To nie „mrówki”, ale pseudokibicie zaatakowali wieczorem policjantów na drogowym przejściu granicznym z Ukrainą w Medyce – informuje reporter RMF FM Krzysztof Kot. Ze wstępnych ustaleń wynika, że byli przygotowani do bitwy. Mieli szaliki i chusty jednego z lokalnych klubów piłkarskich, a także przygotowane cegły, kamienie i butelki.

Policjanci nie mają wątpliwości, że pseudokibicie wykorzystali protest na granicy do bójki z funkcjonariuszami. Jak powiedział dziennikarzowi RMF FM rzecznik przemyskiej policji, chuligani w pewnym momencie twarze zasłonili klubowymi i chustami.
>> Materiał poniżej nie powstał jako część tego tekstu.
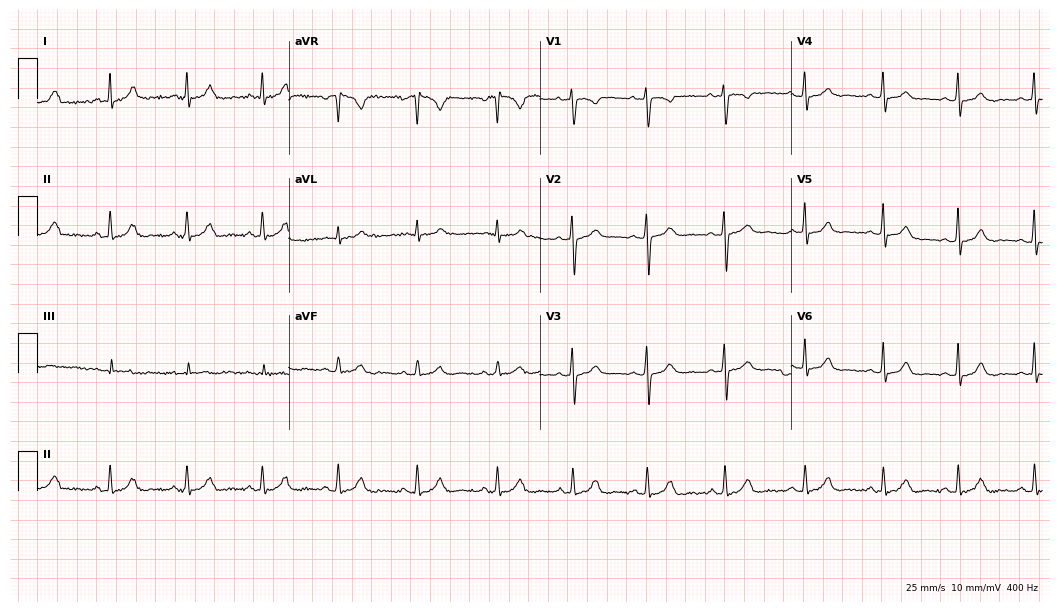
Electrocardiogram (10.2-second recording at 400 Hz), a female, 21 years old. Overall reading on record: normal ECG.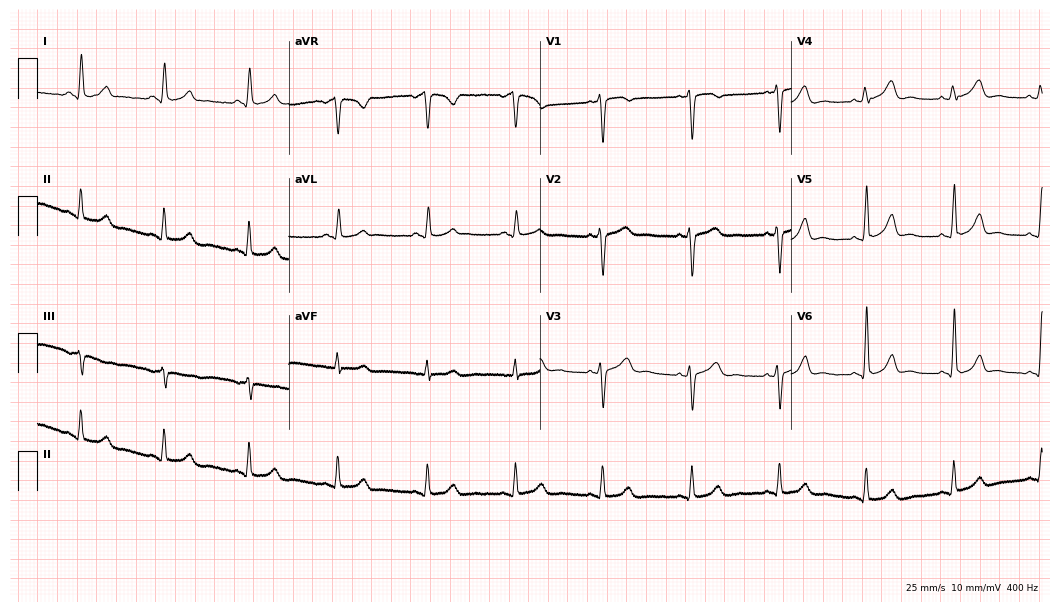
Resting 12-lead electrocardiogram (10.2-second recording at 400 Hz). Patient: a female, 38 years old. None of these six findings is recorded: first-degree AV block, right bundle branch block (RBBB), left bundle branch block (LBBB), sinus bradycardia, atrial fibrillation (AF), sinus tachycardia.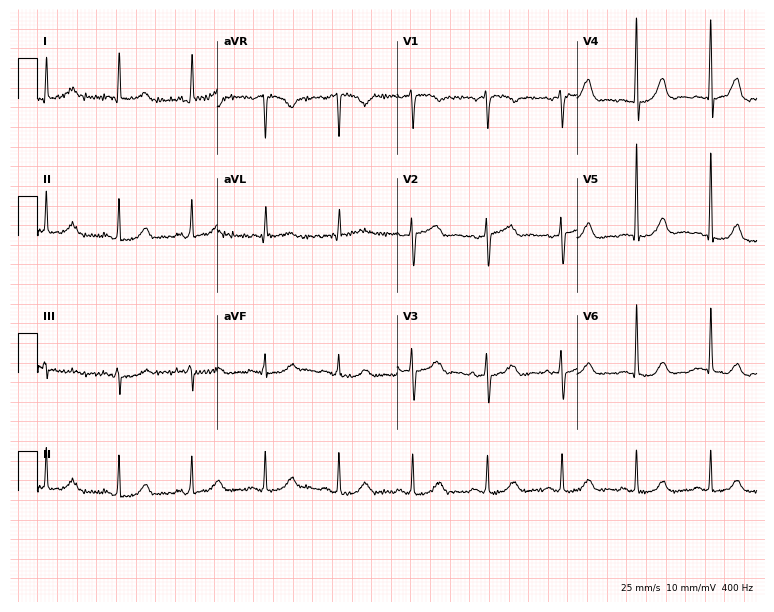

Funkcjonariusze zatrzymali pięciu „fanów futbolu”. Mężczyźni spędzili noc w policyjnym areszcie. Trzech z nich cały czas trzeźwieje. W organizmie 31-latka stwierdzono prawie 3 promile alkoholu. Zatrzymanym zostaną postawione zarzuty znieważenia i czynnej napaści na policjantów. Za to może im grozić nawet do 10 lat więzienia.

Około 30 policjantów cały czas patroluje okolice przejścia. Gdyby znów doszło do zablokowania odpraw samochodów, będą interweniować adekwatnie do sytuacji.

Wtorkowa interwencja policji na przejściu w Medyce była już drugą tego rodzaju w ostatnich dniach. Podobnie było w poniedziałek, gdy kilkaset osób zablokowało przejście dla pieszych w ten sposób, że nie można było przekroczyć granicy. Później protestujący zablokowali także i przejście drogowe. Udrożniono je dopiero po interwencji policji. Wtedy też zatrzymano kilkanaście najbardziej agresywnych osób.

„Mrówki”, czyli osoby, które żyją z drobnego handlu, protestują przeciwko zmianom przepisów celnych. Od poniedziałku można bowiem przenosić przez granicę tylko dwie paczki papierosów.